IAGO FOR EVER…
L’esthétique et le geste au service du texte, les ombres en bandoulière et les noirceurs de l’âme en tréfonds, la création de Gilles Bouillon fait d’Othello une pièce plus que jamais intemporelle. D’une beauté qui n’a d’égale que la cruauté du monde contemporain. Un immense lit rouge traverse la scène. Lit de la passion, lit de l’intrigue amoureuse, lit de l’intrigue politique. Siège de toutes les jalousies. Un immense lit rouge, qui, au fil de l’histoire, se transformera en radeau, ring, place de garde Pour finir en linceul. Un décor polymorphe qui donne au spectacle une ligne esthétique pure et belle. Esthétique reprise à la fois par les costumes et les créations lumières. Et l’ensemble inonde d’une aura irréelle le jeu des comédiens. Le résultat est indéniablement à la hauteur des ambitions.

Sur scène, les affres de la jalousie et les subtilités de la manipulation que Shakespeare met en mots rebondissent sur les éléments de décor et les moyens techniques laissés visibles. Comme pour permettre au public de mieux autopsier les mécanismes de l’illusion. Le tout sans ostentation. De manière à permettre au public de voir, ou ne pas voir, selon son envie. Et de laisser la part belle à l’éternel drame de la jalousie, ce poison sournois qui dévore les âmes. Et ne touche pas que le sentiment amoureux.
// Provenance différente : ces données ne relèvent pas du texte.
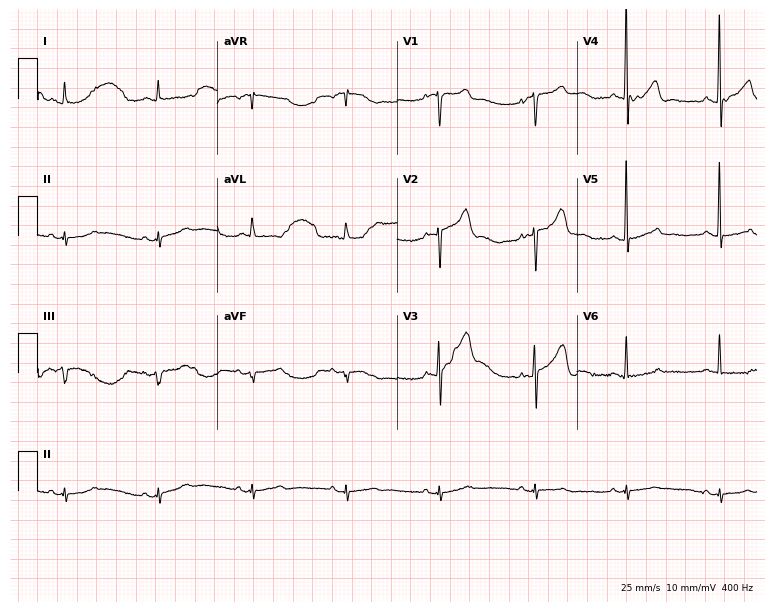
Resting 12-lead electrocardiogram (7.3-second recording at 400 Hz). Patient: a male, 75 years old. None of these six findings is recorded: first-degree AV block, right bundle branch block, left bundle branch block, sinus bradycardia, atrial fibrillation, sinus tachycardia.

Des sentiments que les douze comédiens mettent particulièrement bien en vie. De la félicité amoureuse de la blanche Desdémone (Emmanuelle Wion) aux manipulations vengeresses du sombre Iago (Christophe Brault) en passant par les doutes d’Othello (Babacar M’Baye Fall), la palette des sentiments est presque aussi grande que celle de leur jeu. Mais si les comédiens jouent tous parfaitement bien (même si l’on regrette les quelques bafouillages de Babacar M’Baye Fall), Christophe Brault semble au dessus du lot. Il campe un Iago si vil, si goguenard et si naturel que l’on ne peut pas le détester tout à fait. Tout jaloux et manipulateur qu’il soit, se délectant avec un contentement jouissif de ses trahisons, le comédien donne à Iago une dimension de baroudeur presque sympathique. Et le voir évoluer sur scène est un plaisir de chaque instant.
Un Othello contemporain Drame de la jalousie, de l’envie, du pouvoir et de la vengeance, Othello se vêt ici d’une cape de modernité qui n’enlève rien à la qualité initiale du texte de Shakespeare. La traduction d’André Markowicz donne au texte une dimension contemporaine lui permettant de souligner l’infinie actualité du propos. S’ajoutent les choix de mise en scène (Gilles Bouillon), de costumes, de décor, de musique et de lumières. Tous concourant à donner un souffle nouveau et diablement puissant à la création. Sans pour autant sacrifier l’œuvre originale sur un quelconque autel de la modernité. Rien n’est fait au hasard, rien n’est fait inutilement. Les lumières, au-delà de leur esthétique, sculptent le temps et le décor pour souligner l’intensité d’une scène ou l’intimité d’une autre. Et le fil de l’histoire s’insinue dans ce lit grand ouvert, tel un torrent, inexorablement vers la fatale issue.
Au-delà de l’esthétique des décors, lumières et costumes, au-delà de la qualité de la mise en scène et du jeu des comédiens, ce spectacle présente l’incommensurable avantage de permettre aux néophytes comme aux inconditionnels de Shakespeare de se retrouver et d’apprécier, près de trois heures durant, une œuvre à (re)découvrir absolument.